C’est exactement la même chose en affaires. La durée de vie d’une entreprise est extraordinairement courte : moins de 5 ans pour la grande majorité. Mais celles qui franchissent les 10 ans deviennent particulièrement pérennes. Le problème, selon moi, est que beaucoup d’entreprises, au lieu de se concentrer sur la maîtrise de leur métier, passent leurs premières années à utiliser tous les raccourcis possibles pour atteindre une audience, n’importe laquelle. Et comme les raccourcis sont une forme de tricherie, non seulement ces entreprises n’apprennent rien, mais elles se mettent à dos l’audience qu’elles ont voulu capturer. Pas étonnant qu’à un moment, plus personne ne veuille faire affaire avec elles. Personne n’aime avoir la sensation de s’être fait manipuler ou pigeonner.
Nous vivons dans une société où les raccourcis sont de plus en plus célébrés, où les gens pensent que tout peut s’obtenir en un clic. Une société où quelqu’un veut perdre 10 kg en 4 semaines, où un autre veut être “fort aux fesses” en consommant une pilule ou en buvant une potion. Où tout le monde veut faire du buzz sans jamais avoir investi le temps nécessaire pour développer une expertise – les fameuses 10 000 heures. C’est exactement l’effet pervers des raccourcis : nous finissons par penser que tout peut s’obtenir facilement et nous détestons de plus en plus le travail, surtout celui qui demande un effort, qu’il soit physique ou intellectuel.
Il existe certainement des moyens plus simples de faire certaines choses. Mais la plupart du temps, l’expertise demande du temps et des efforts. Choisir systématiquement le raccourci, c’est envoyer un mauvais message à ton cerveau : celui que tu n’es pas capable d’y arriver autrement. Et c’est un message que je ne veux surtout pas envoyer au mien.

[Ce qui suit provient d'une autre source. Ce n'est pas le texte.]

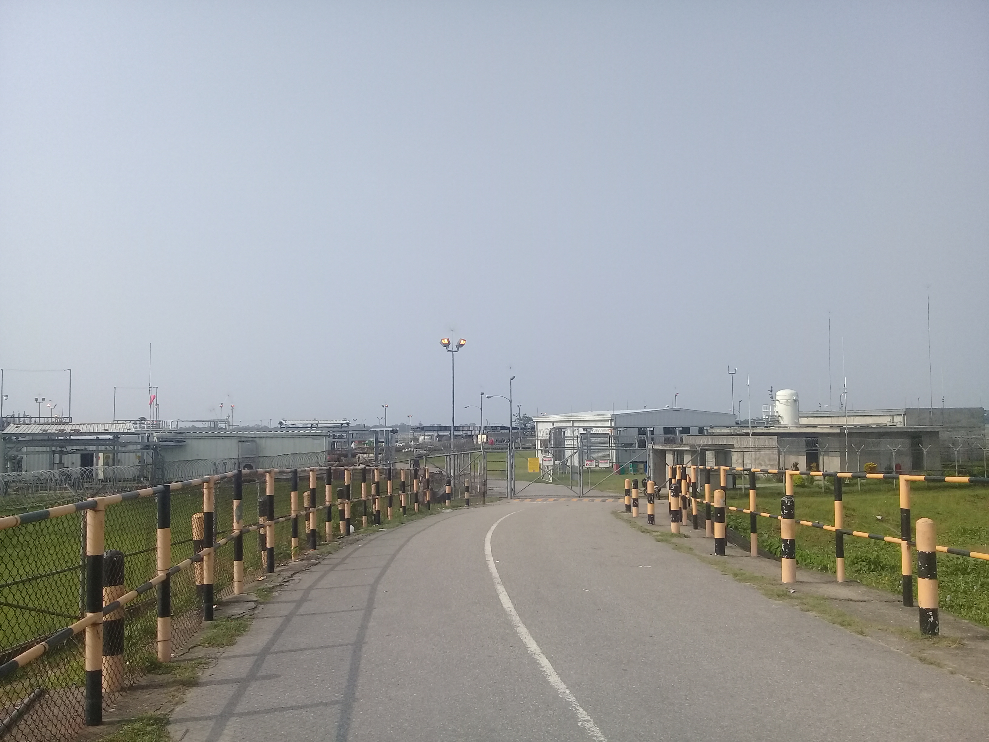 বিবিয়ানা গ্যাস ফিল্ড

Nous ne nous rendons pas compte des ravages que l’addiction aux raccourcis peut causer dans nos vies. Peut-être parce que nous sommes trop concentrés à chercher le prochain raccourci. Construire un système éducatif ou de santé solide demande beaucoup de temps et d’efforts, alors on choisit le raccourci et on s’installe en Occident ou bien on y envoie ses enfants étudier et on y va se soigner. Rentrer en Afrique après ses études en Occident nécessite un certain effort de réadaptation, alors on choisit le raccourci en restant en Europe et en se plaignant sur les réseaux sociaux du manque d’infrastructures. Autant d’exemples qui semblent anodins mais qui sont bel et bien des raccourcis, auxquels nos esprits ont fini par s’habituer.

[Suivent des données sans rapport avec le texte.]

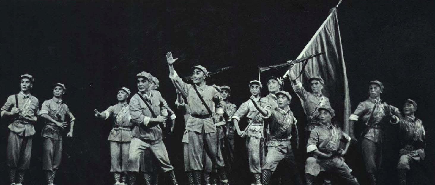 1964-09 1964年 强渡大渡河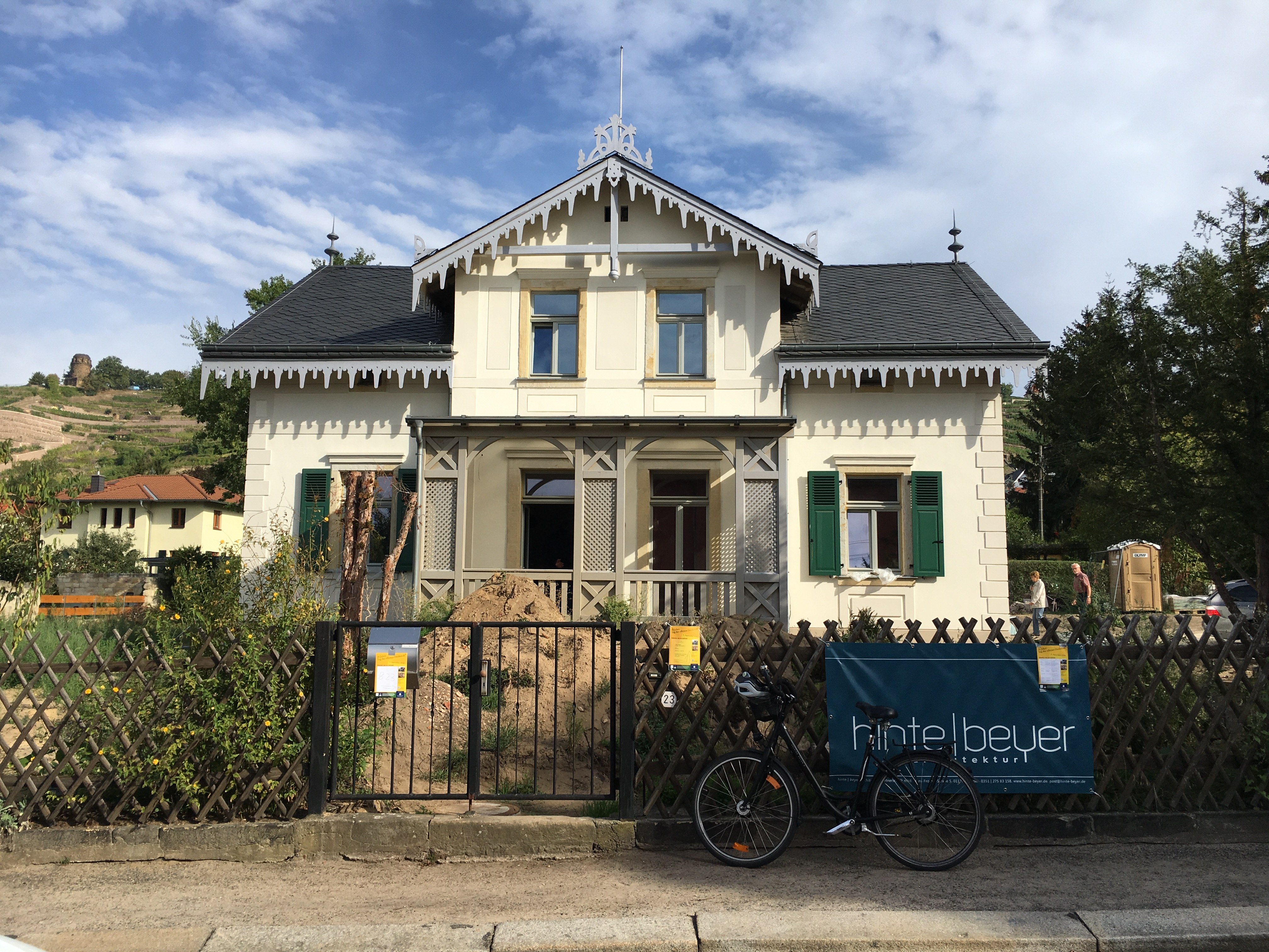 Radebeul Bennostr 23

Tout le monde aimerait avoir une vie facile, et je ne dirai pas le contraire. Mais n’oublions pas la Loi de Lavoisier : “Rien ne se perd, rien ne se crée, tout se transforme.” Si c’est facile aujourd’hui grâce à un raccourci, ce sera difficile demain. Il n’y a qu’à regarder la deuxième génération d’immigrés dont les parents ont fui la difficulté de l’Afrique pour le confort de l’Occident, et la comparer à la nouvelle génération de Chinois dont les parents ont suivi Mao dans la difficile refonte de la société chinoise. Soit c’est facile aujourd’hui et difficile plus tard, soit c’est difficile aujourd’hui et facile plus tard. Il faut choisir : tu paies pour tes enfants ou tu les laisses payer pour toi ?
Moi, j’ai fait mon choix : celui du travail dur, de l’expertise, de l’évitement de “l’argent facile” (comme dit souvent mon pote Adrien). Celui de payer le prix dur pour que, des années après moi, les gens puissent venir au Cameroun, précisément à Bana, et dire : “Ici, a vécu un homme qui a payé le prix fort pour ses descendants.” Exactement ce que ton subconscient se dit quand tu te grattes les couilles à table en regardant les JO depuis ton appartement new-yorkais.